Last night, from ~9.45pm to 11.00pm Pacific, some publishes to the registry were failing. The root cause was an undiscovered bug in CouchDB which caused replication to fail, leading to conflicts when users tried to publish.

In our current architecture (which we outlined last week) we have a master database, known as skimdb, which accepts reads and writes, and two replicated copies of it, which we’ll call skimdb-2 and skimdb-3, which serve only reads. The bug caused replication to halt, which meant new data on the master didn’t get to the replicas.

This meant that if you published after replication had stopped, and then tried to publish again, you could see an error due to conflicts. There was however a 1 in 3 chance that even with both replicas delayed, you could both read from and write to the master, in which case your publish would have worked (which is why it worked for some people when they retried).

The CouchDB team are already hard at work coming up with a fix for the replication bug. In the meantime, we are implementing better monitoring of the replication status of the two downstream servers, as well as modifying our servers to allow them to accept the gigantic URLs which are being accidentally created by the bug.

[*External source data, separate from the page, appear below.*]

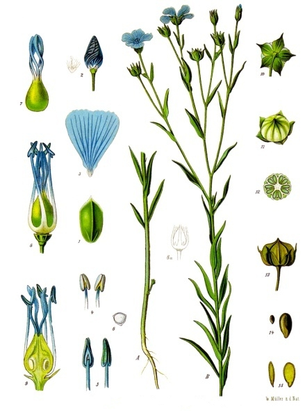 Lein. A B Pflanze in natürl. Grösse; 1 Kelchblatt, vergrössert; 2 Blüthenknospe ohne Kelch, desgl.; 3 Kronblatt desgl.; 4 u. 5 Staubgefässe von verschiedenen Seiten, desgl.; 6 Pollenkorn, desgl.; 7 Stempel mit zusammengedrehten Griffeln, desgl.; 8 Blüthe von Kelch und Krone befreit, ohne die unfruchtbaren Staubgefässe, desgl.; 8a dieselbe mit den unfruchtbaren Staubgefässen desgl.; 9 dieselbe im Längsschnitt, desgl.; 10 u. 11 junge Frucht von verschiedenen Seiten, desgl.; 12 dieselbe im Querschnitt, desgl.; 13 reife Frucht, desgl.; 14 Same, natürl. Grösse und vergrössert; 15 derselbe im Längsschnitt, desgl.
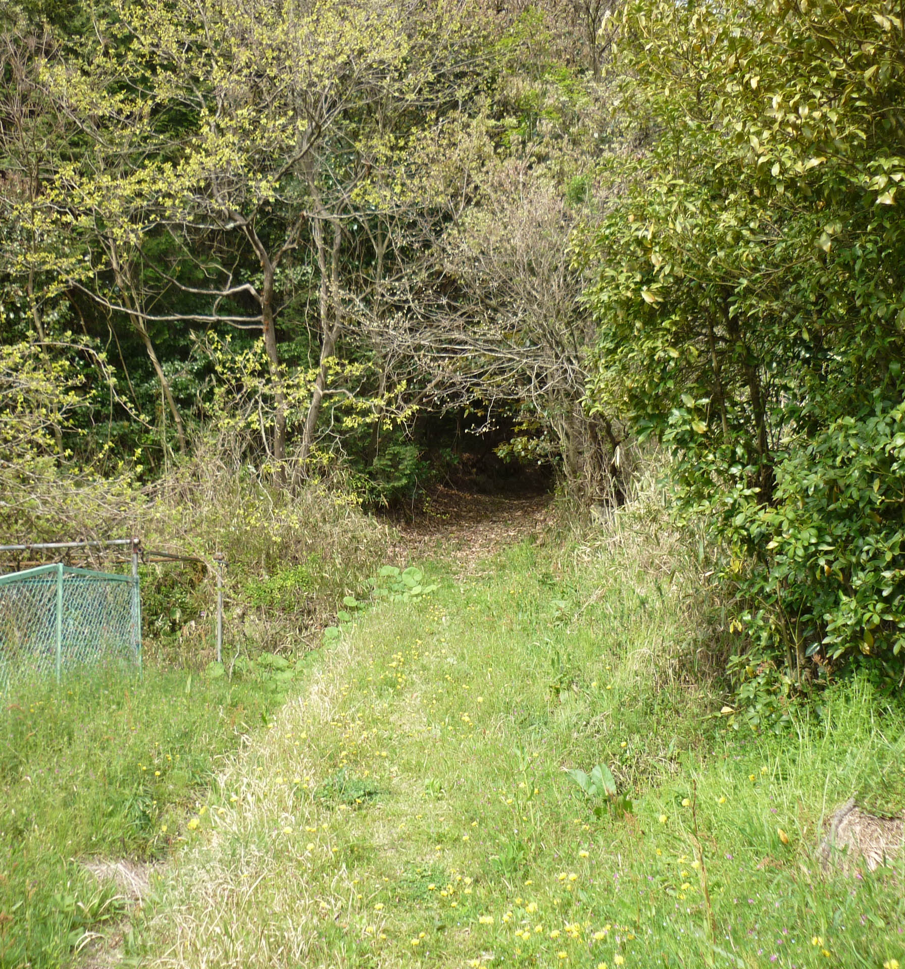 丸山城への登城口
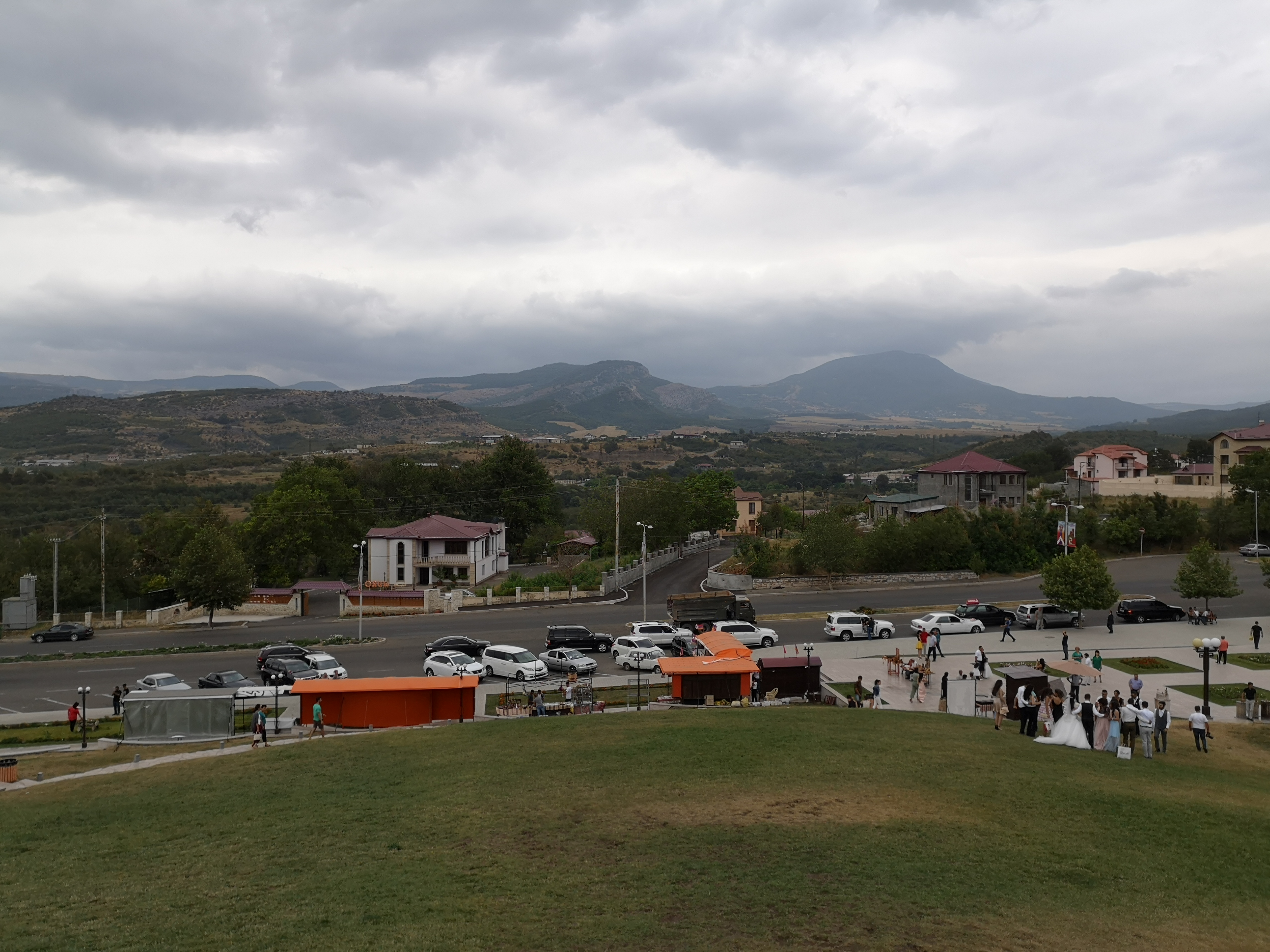 Dieses Bild habe ich von dem Standpunkt Tatik Papik aufgenommen

Update: subsequent to posting this post-mortem, several people still reported ongoing issues, so we re-checked our servers and discovered that an additional, incomplete replacement replica was accidentally in production rotation. We have now removed it from production, which should resolve the issue for everyone. We apologize for accidentally subscribing to the “move fast and break things” ethos, and will be improving internal communication to make sure that can’t happen again.